• _Work to complete_: After locating the line that contains "Die Veranstalter der", output that line and each one following it, exactly, to the end of the entries. No pictures.

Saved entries
━━━
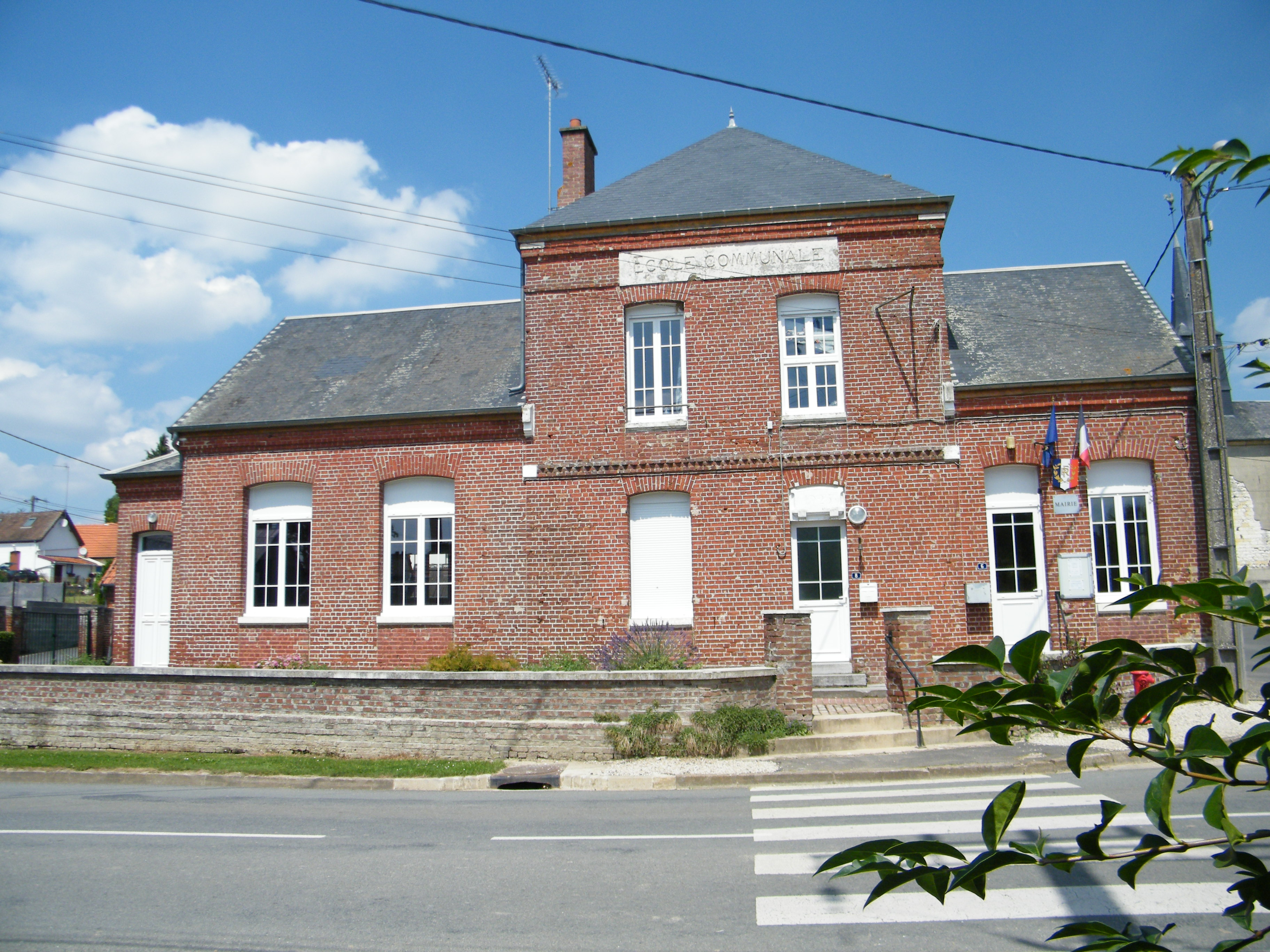 Mairie-école.
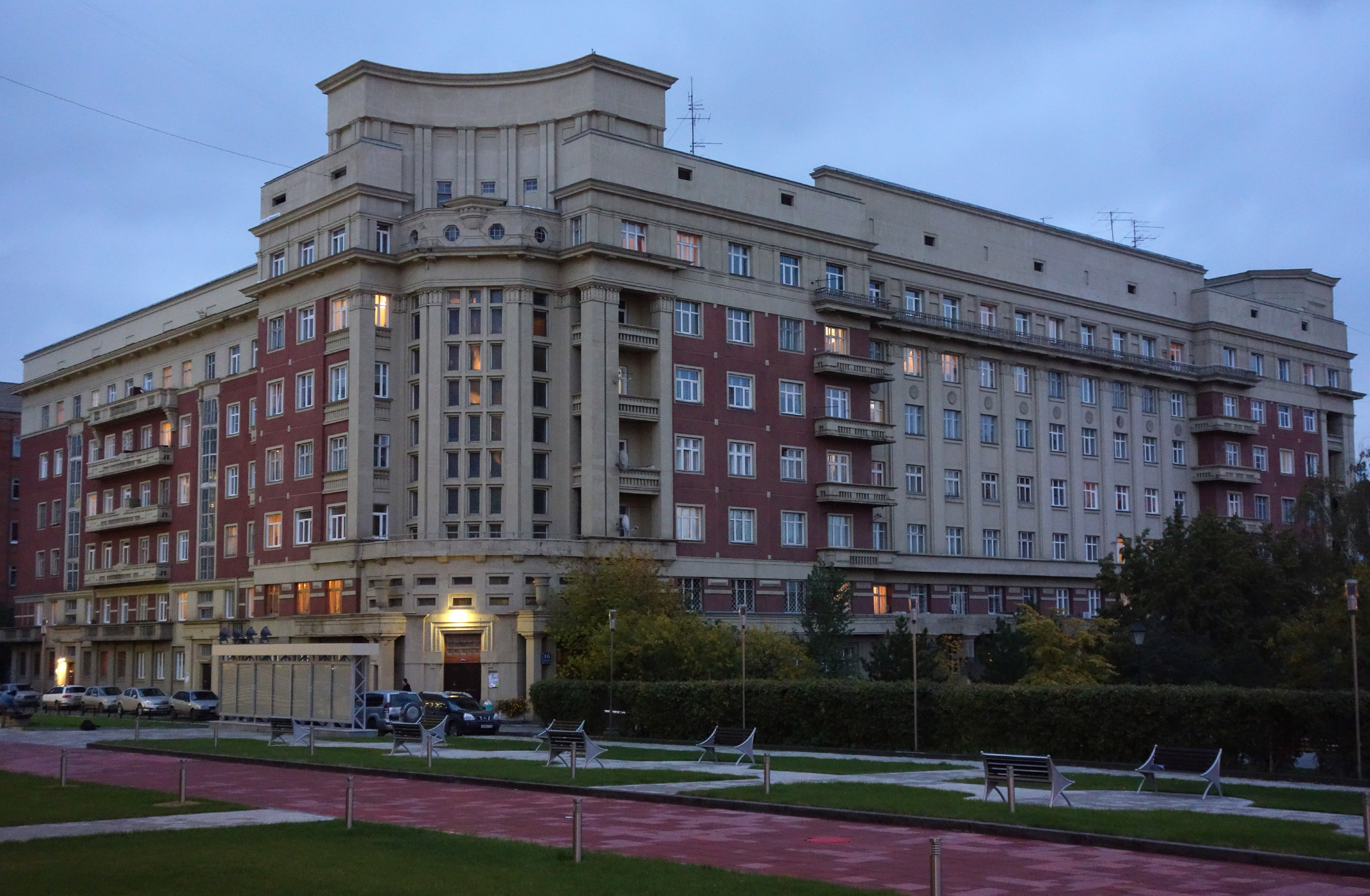 Дом жилой (100-квартирный) (Новосибирская область, Новосибирск, Красный проспект, 16)
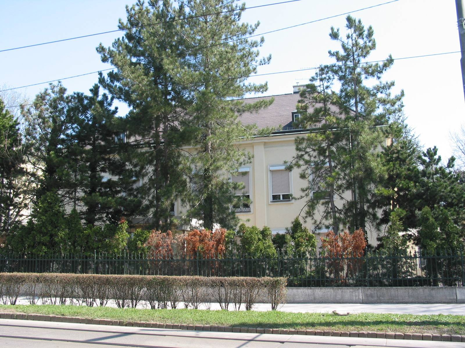 de: ehem. Villa des österr. Bundespräsidenten en: former mansion of the Autrian president
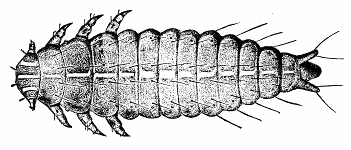 LARVA OF PLATYPSYLLUS CASTORIS — DORSAL VIEW
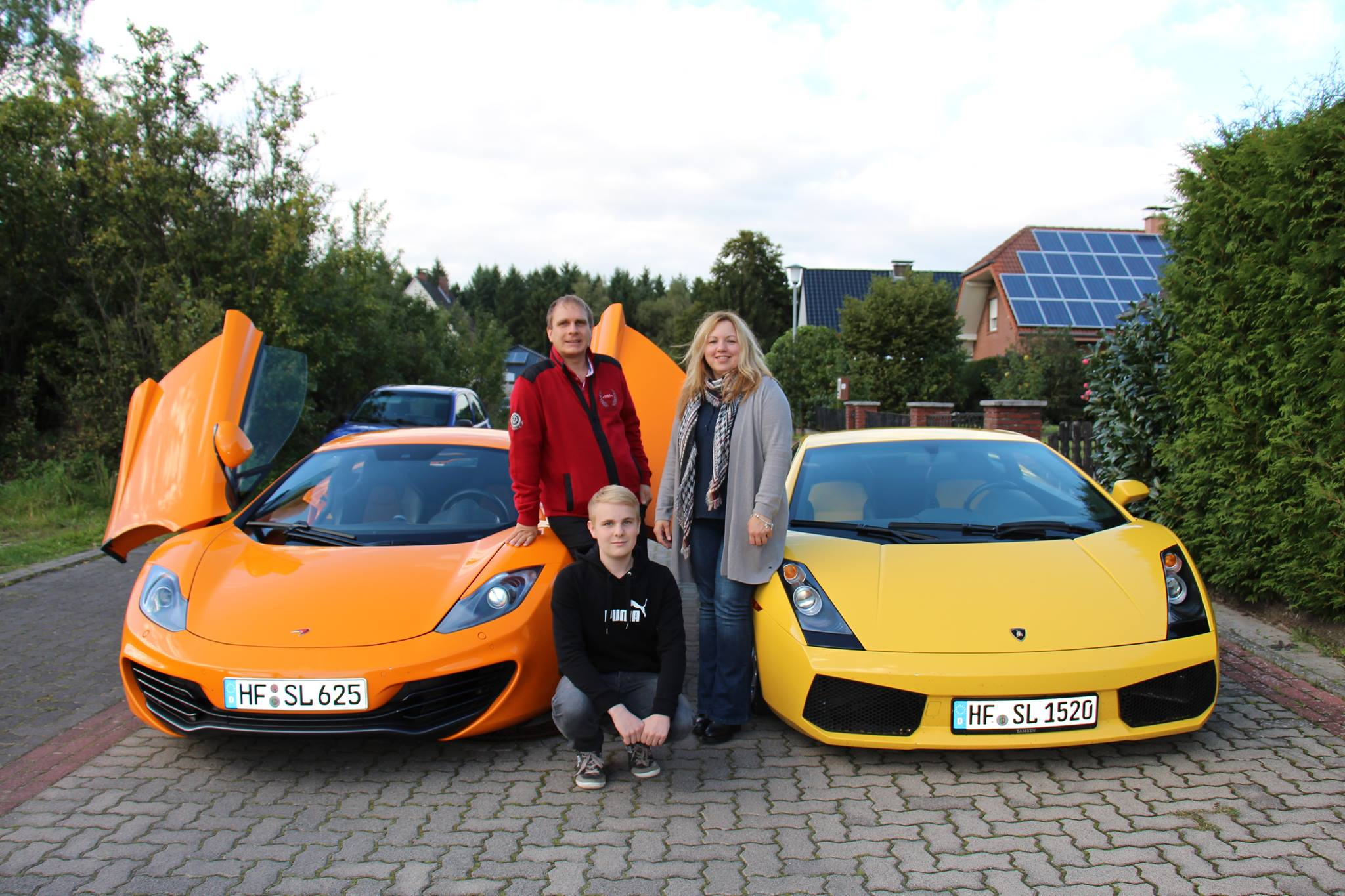 Die Veranstalter der Germanys Supercars Rallye vor einem McLaren MP4-12C und einem Lamborghini Gallardo.
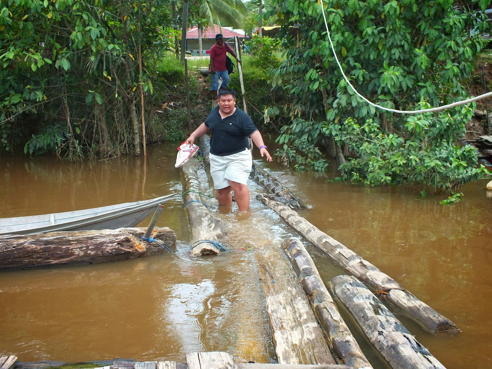 erwin n his problem
━━━
• _Finished exercise_:
 Die Veranstalter der Germanys Supercars Rallye vor einem McLaren MP4-12C und einem Lamborghini Gallardo.
 erwin n his problem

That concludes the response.